Classify Parts

In this tutorial, you will learn how to train a machine learning (ML) model and use it to classify parts by grouping them into part sets.

Before you begin, copy the file(s) used in this tutorial to your working directory.

Create a Classifier

  1. From the Assembly ribbon, click the Classify > Label tool (see Create or Update Classifiers and Labels for more information on this tool).


    Figure 1.
  2. From the guide bar, select the Classifier drop-down menu and select Create New to create a new classifier.


    Figure 2.

    A new folder, named after the classifier, is created in the following directory: C:\<user_profile>\Documents\Altair\Altair_AI\Classify. All files related to the classifier are stored in this folder.

Create Labels and Assign to Parts

  1. Click Ctrl+O to open the yaris.hm model.
  2. From the Classify > Label guide bar, select the Label drop-down menu to create a new label named Panels.


    Figure 3.
  3. From the guide bar, click Parts Advanced Selection, , to select the following parts to be labeled using one of the following methods:
    • By ID (copy and paste the following part IDs: 206, 212, 310, 312, 352, 386, 388, 402, 412, 484, 508, 518, 644, 650, 652, 660, 696, 702, 710)
    • By Part Set: Select the Panels part set.


    Figure 4.
  4. After selecting the parts, from the guide bar, click to label them as Panels.
    After assigning labels to parts, a legend is displayed and colors the part based on the labels. The legend indicates the number of parts from the current model that have been labeled.

    If you have labeled additional parts by mistake, select them and click to remove the label.

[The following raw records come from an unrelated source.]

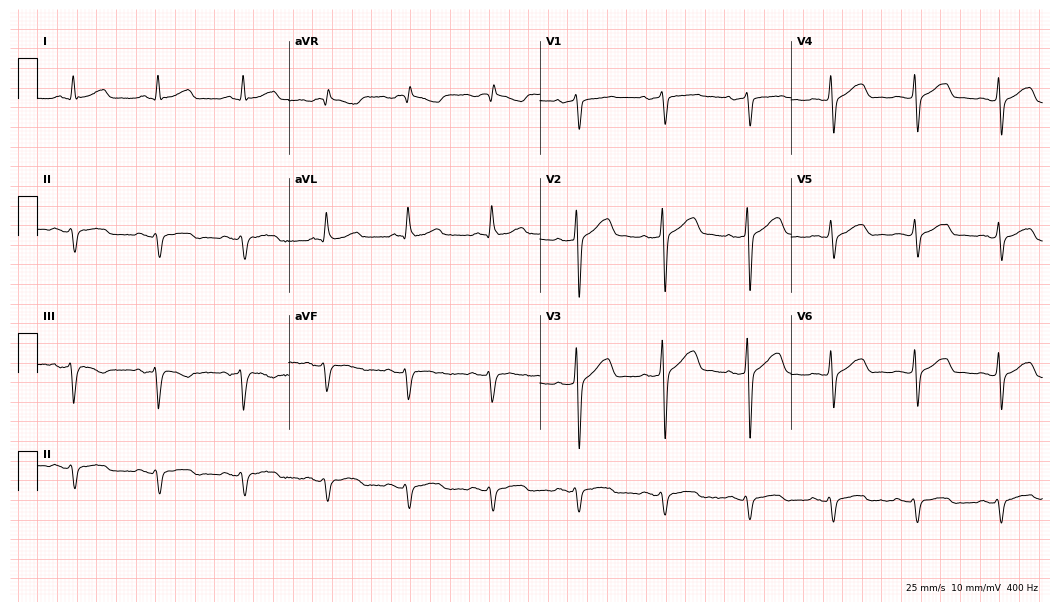
Electrocardiogram, a 53-year-old male patient. Of the six screened findings (first-degree AV block, right bundle branch block (RBBB), left bundle branch block (LBBB), sinus bradycardia, atrial fibrillation (AF), sinus tachycardia), none is recorded.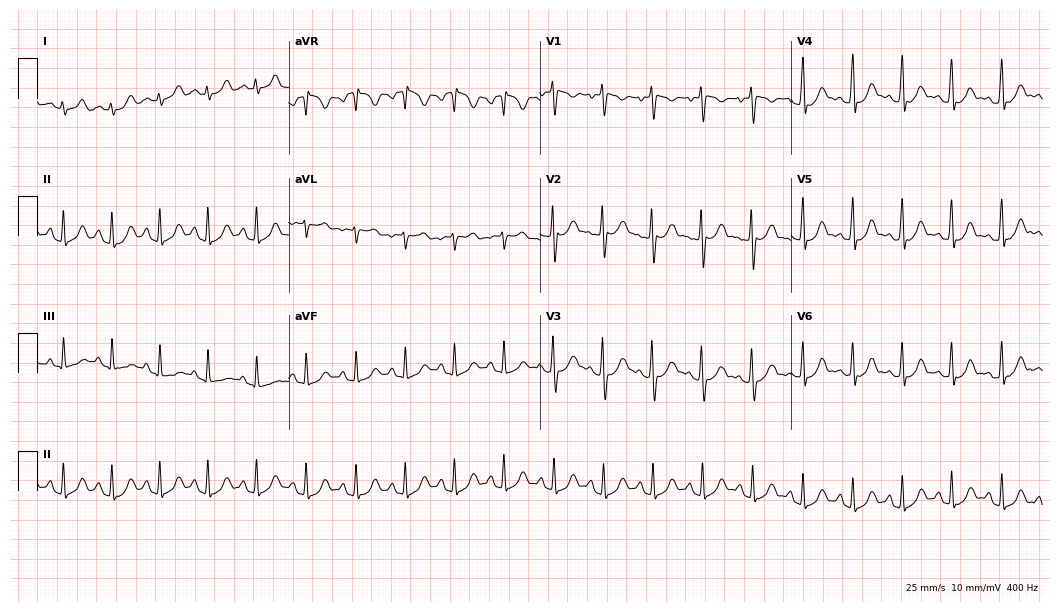
ECG — a female, 20 years old. Findings include sinus tachycardia (a sinus rate of 100 beats per minute or more).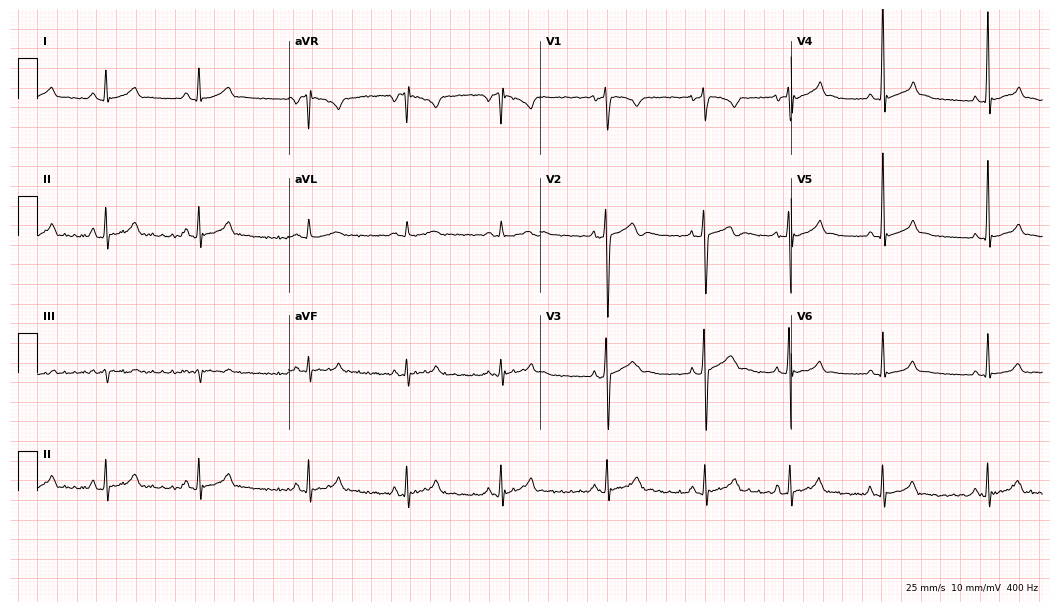
12-lead ECG from a 17-year-old man (10.2-second recording at 400 Hz). Recorded interpretation: within normal limits.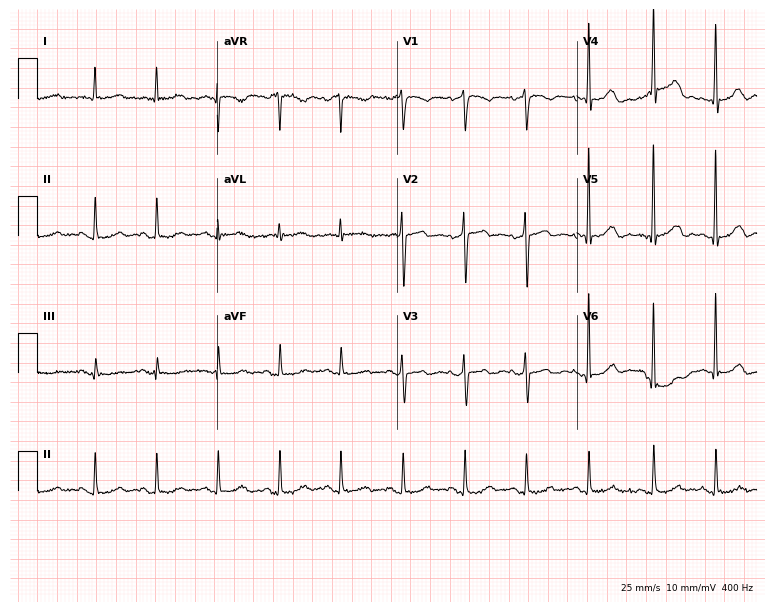
Standard 12-lead ECG recorded from a 79-year-old female (7.3-second recording at 400 Hz). None of these six findings is recorded: first-degree AV block, right bundle branch block, left bundle branch block, sinus bradycardia, atrial fibrillation, sinus tachycardia.

  5. Repeat steps 2-4 to create two new labels named Extrusions (part IDs: 128, 334, 338, 404, 418, 420, 422, 454, 466, 470, 488, 492, 504, 506, 562, 600, 604, 630, 640, 712; part set: Extrusions) and Castings (part IDs: 142, 144, 146, 158, 672, 676, 750, 752, 756, 780, 800, 806, 808, 832, 836, 1000, 1006, 1008, 1016, 1018, 1020; part set: Castings).
  6. Hide all the parts in the model. Right-click on a label’s name in the legend and select Show All to view the labeled parts only.


    Figure 5.


    Figure 6.


    Figure 7.

Train a Machine Learning Model

  1. From the Assembly ribbon, click the Classify > Train tool (see Train a Machine Learning Model for more information on this tool).


    Figure 8.
  2. From the guide bar, select the Classifier drop-down menu to select the classifier you created in the previous step and click Train.
    A new (.aic) file is created under the Classifier folder directory, which contains all the training information. You can use this file to share your trained model with other users (see Add Trained Model File for more information on this feature).
  3. After training, the Confusion Matrix is displayed:


    Figure 9.

    Notice that the Overall Accuracy value is equal to 0.95.

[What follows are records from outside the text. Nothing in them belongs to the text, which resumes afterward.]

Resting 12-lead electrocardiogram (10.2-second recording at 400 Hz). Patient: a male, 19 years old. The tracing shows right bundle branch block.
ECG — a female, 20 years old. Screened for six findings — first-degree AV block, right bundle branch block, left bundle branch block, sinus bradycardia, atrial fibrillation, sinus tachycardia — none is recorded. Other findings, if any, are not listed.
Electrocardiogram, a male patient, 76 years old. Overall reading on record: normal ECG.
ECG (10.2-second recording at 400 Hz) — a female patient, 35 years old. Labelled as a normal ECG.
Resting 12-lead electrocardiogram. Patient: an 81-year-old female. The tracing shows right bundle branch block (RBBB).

    The model predicted there to be 22 extrusions. The 20 parts labeled as extrusions were predicted correctly, but the model additionally labeled two parts as extrusions which were labeled as castings. Therefore, the precision for extrusions is 91%. To understand more about “Precision”, “Support” and “Overall Accuracy”, see Train a Machine Learning Model.
    Note: The training results you will get might be slightly different from the ones presented in this tutorial. Training can be affected by the order that parts are labeled, which is not always the same (even if you select them in the same order before clicking ), as the labeling process takes place across multiple CPU threads. This effect is much less pronounced as the number of parts manually assigned to each label increases.
  4. The accuracy of the trained model can be further improved by adding data. Assign each label to a larger number of parts, across multiple models. It is recommended to add as much data as possible to the classifier.

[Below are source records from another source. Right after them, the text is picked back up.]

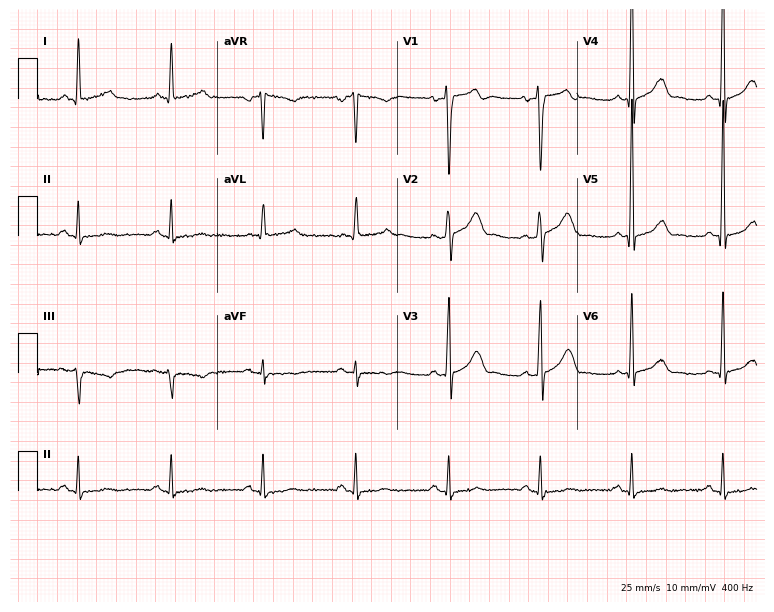
12-lead ECG (7.3-second recording at 400 Hz) from a male, 64 years old. Screened for six findings — first-degree AV block, right bundle branch block, left bundle branch block, sinus bradycardia, atrial fibrillation, sinus tachycardia — none is recorded. Findings outside these six are not listed.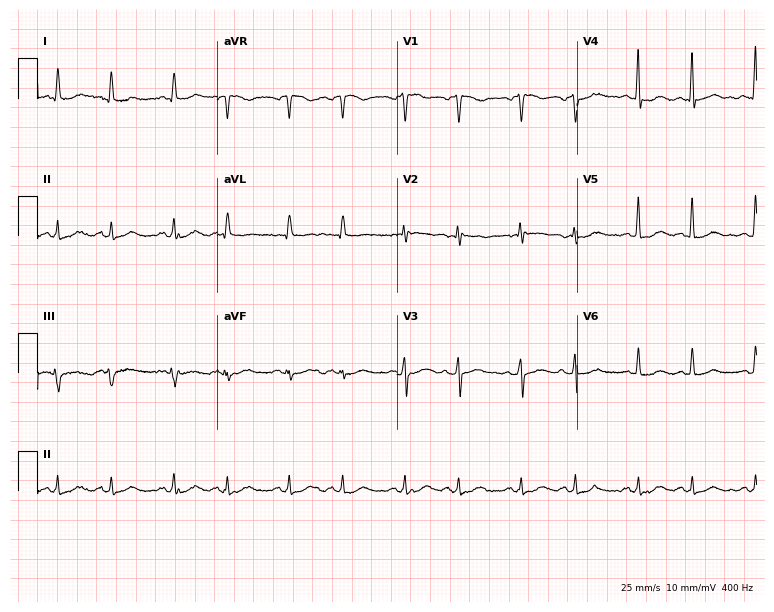
Standard 12-lead ECG recorded from an 81-year-old woman. None of these six findings is recorded: first-degree AV block, right bundle branch block (RBBB), left bundle branch block (LBBB), sinus bradycardia, atrial fibrillation (AF), sinus tachycardia. Findings outside these six are not listed.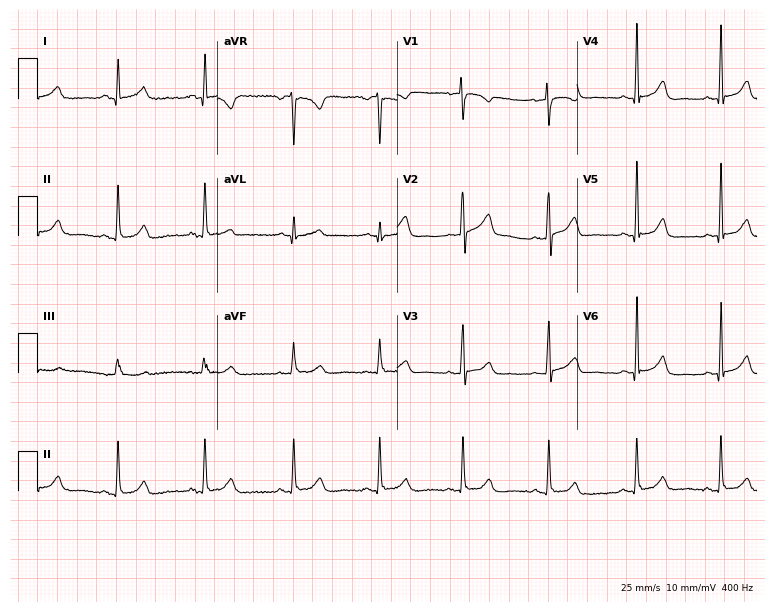
Resting 12-lead electrocardiogram (7.3-second recording at 400 Hz). Patient: a woman, 44 years old. None of these six findings is recorded: first-degree AV block, right bundle branch block, left bundle branch block, sinus bradycardia, atrial fibrillation, sinus tachycardia.

Improve the Prediction Accuracy of the Machine Learning Model

  1. Open the F250.hm model.
  2. From the Classify > Label guide bar:
    1. From the Label drop-down menu, select the Panels label and assign it to the parts with the following IDs: 302, 320, 404, 454, 466, 470, 476, 772, 828, 896, 940, 1006, 1008, 1026, 1030, 1058, 1060, 1204, 1206.
    2. From the Label drop-down menu, select the Extrusions label and assign it to the parts with the following IDs: 298, 430, 500, 502, 504, 576, 580, 586, 588, 598, 602, 604, 614, 618, 622, 624, 630, 1004, 1010, 1012, 1014, 1022, 1242, 1244.
    3. From the Label drop-down menu, select the Castings label and assign it to the parts with the following IDs: 380, 428, 638, 640, 642, 650, 652, 688, 718, 720, 722, 760, 764, 766, 864, 886, 1002, 1134, 1182, 1598.


    Figure 10.


    Figure 11.


    Figure 12.
  3. Retrain the machine learning model with the added labels.
    1. From the Assembly ribbon, click the Classify > Train tool.
    2. From the guide bar, select the Classifier drop-down menu to select the classifier you updated and click Train.
  4. After the classifier has been trained, a new Confusion Matrix is displayed:


    Figure 13.
    Notice that the Overall Accuracy value is now equal to 0.99.
    Note: The training results you’ll get might be slightly different from the ones presented in this tutorial. Training can be affected by the order that parts are labeled, which is not always the same (even if you select them in the same order before clicking ), as the labeling process takes place across multiple CPU threads. This effect is much less pronounced as the number of parts manually assigned to each label increases.
    Note: The number of parts with each label is approximately equal. This is recommended and helps avoid biasing in the predictions.

Add a Trained Model File

This step is optional.

  1. If you didn’t complete the previous steps, you can still perform a classification run by adding an already trained model (.aic) file (see Add Trained Model File for more information on this feature).
  2. From the Assembly ribbon, click the Classify > Classify tool.


    Figure 14.
  3. From the guide bar, click to display additional options. For the Add Existing .aic File option, select the ClassifyTutorial_1.aic file.
  4. A new classifier folder is created in the project directory and a duplicate of the trained model file is saved in it, which you can use for classification in the final step.
    Note: This classifier can be used for classification, but you cannot update it by adding new labels and retraining.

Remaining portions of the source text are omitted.